One of these factors is the recognition that the role of the CIO is fundamentally changing. When Apptio was founded seven years ago, we recognized that forward-thinking CIOs needed a business management system to enable them to be broker of IT services – whether such services were procured externally or built internally. The rise of the cloud made this IT-as-a-service reality possible and many CIOs embraced this approach as a method for increasing their influence. By providing their business partners with choice levers related to the IT services they were providing, the business was finally getting insight into the cost, quality of service and value of their IT needs. 

Yet, a services orientation and the cloud alone are not responsible for the changing relationship between CIOs and their business partners. For that answer, one must turn to a core disconnect between IT and business leaders: language. Unsurprisingly, IT leaders communicate in the language they know – technology. And business leaders do the same, only their language is finance. This lack of understanding has, more than any other factor, led to the current state of the IT/business relationship. 

To remedy this problem, CIOs came together to create a new category and discipline that connected their technology services with the business’ tactics. This category is called Technology Business Management (TBM). TBM is more than just a discipline; it is a method for optimizing spending, fine-tuning resources, and ultimately quantifying and communicating the real value of IT in a language that business understands. 

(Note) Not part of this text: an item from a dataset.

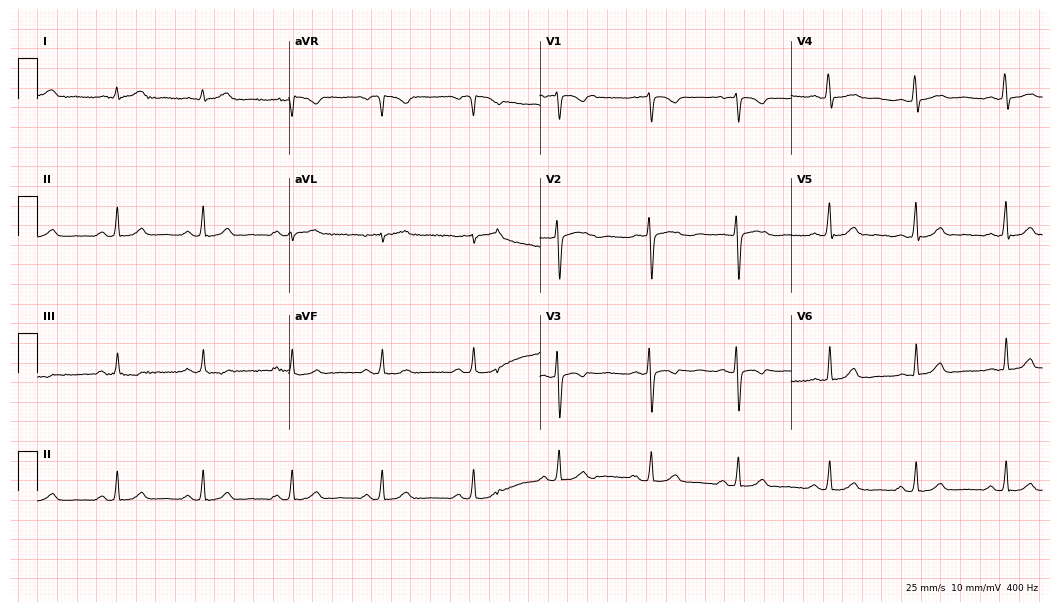
Electrocardiogram, a 31-year-old female patient. Of the six screened findings (first-degree AV block, right bundle branch block, left bundle branch block, sinus bradycardia, atrial fibrillation, sinus tachycardia), none is recorded. Other findings, if any, are not listed.

To further bridge this gap between IT and the business, a TBM model was needed to translate the “geek-speak” of IT into the financial language of the business. Today’s industry-standard for this translation is called ATUM, or the Apptio TBM Unified Model. ATUM allows CIOs to speak to their business-level counterparts about the true costs and value of IT services, rather than their budget alone.  

ATUM takes a comprehensive look at IT’s investment portfolio that spans base foundational services like infrastructure all the way to end-user computing. The model also goes one step further by layering in the cost of applications and ultimately business services so CIOs and their counterparts have a truly complete, business-level view of their spend. 

With TBM, CIOs not only have a mechanism for communicating the impact of their investments on technology, but they also have a means for measuring the value of those investments. Many of our customers use TBM to measure how much money they spend on running the day-to-day operations vs. innovating. Or, determining the balance they’ve struck between operational and capital expenses, fixed vs. variable. With TBM, CIOs are able to measure the cost and value of their IT services into a grow-sustain-run-transform model. 

By changing the way they deliver IT services, CIOs also shift the conversation with their business partners. As a result, today’s leading CIOs are adopting business management systems similar to those used by their counterparts in marketing, HR and sales to measure and communicate the value of their investments. 

With a true IT business management system, CIOs are empowered not only to manage technology but also the business of technology. These systems help IT leaders to apply analytics to the cost and consumption of IT; as a result CIOs are now able to more confidently and strategically make fact-based decisions. 

Suddenly, modern CIOs can own their vital place at the C-suite strategy table and can impact the competitive strength of their organization. With TBM solutions like Apptio in hand and the renewed respect of colleagues, modern CIOs are fully equipped to transform their IT organizations into indispensable and accountable partners in the businesses. 

As more CIOs adopt TBM, I predict we will see an end to the slump in that executive confidence metric, and business will be better for it. 

Sunny Gupta is the co-founder, president and CEO of Apptio, responsible for company vision, strategic direction, planning and execution. Sunny’s enterprise software career spans more than 20 years with roles in general management, strategic marketing, product management and business development. Before founding Apptio, Sunny was executive vice president of products at Opsware and was responsible for all Opsware product businesses up to its acquisition by HP for over $1.6 billion.